Disclosure of Invention
In order to overcome the technical problems, the invention aims to provide a high-strength wear-resistant PE gas pipe and a processing method thereof.
The purpose of the invention can be realized by the following technical scheme:
a high-strength wear-resistant PE gas pipe comprises the following raw materials in parts by weight: 60-70 parts of modified PE resin, 10-15 parts of talcum powder, 6-7 parts of coupling agent and 5-9 parts of antioxidant;
the processing method of the PE gas pipe comprises the following steps:
the method comprises the following steps: weighing modified PE resin, talcum powder, coupling agent and antioxidant according to parts by weight, putting the raw materials into mixing equipment, and stirring and mixing for 3-5 minutes;
step two: and introducing the mixed raw materials into a pipe extruder, and coating and co-extruding for molding, thereby preparing the PE gas pipe.

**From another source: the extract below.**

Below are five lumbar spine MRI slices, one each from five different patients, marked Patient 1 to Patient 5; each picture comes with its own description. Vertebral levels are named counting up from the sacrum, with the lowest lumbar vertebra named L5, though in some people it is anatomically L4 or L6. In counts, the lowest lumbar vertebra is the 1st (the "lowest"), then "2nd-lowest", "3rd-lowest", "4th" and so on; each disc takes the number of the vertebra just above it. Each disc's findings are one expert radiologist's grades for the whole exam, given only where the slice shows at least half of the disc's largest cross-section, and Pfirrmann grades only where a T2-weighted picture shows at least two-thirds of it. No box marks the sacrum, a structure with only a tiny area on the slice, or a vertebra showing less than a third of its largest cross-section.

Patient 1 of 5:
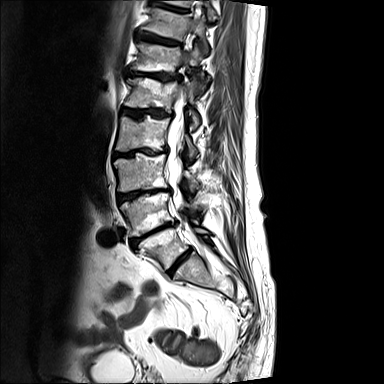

The invention also discloses a processing method of the high-strength wear-resistant PE gas pipe, which comprises the following steps:
the method comprises the following steps: weighing modified PE resin, talcum powder, coupling agent and antioxidant according to parts by weight, putting the raw materials into mixing equipment, and stirring and mixing for 3-5 minutes;
step two: and introducing the mixed raw materials into a pipe extruder, and coating and co-extruding for molding, thereby preparing the PE gas pipe.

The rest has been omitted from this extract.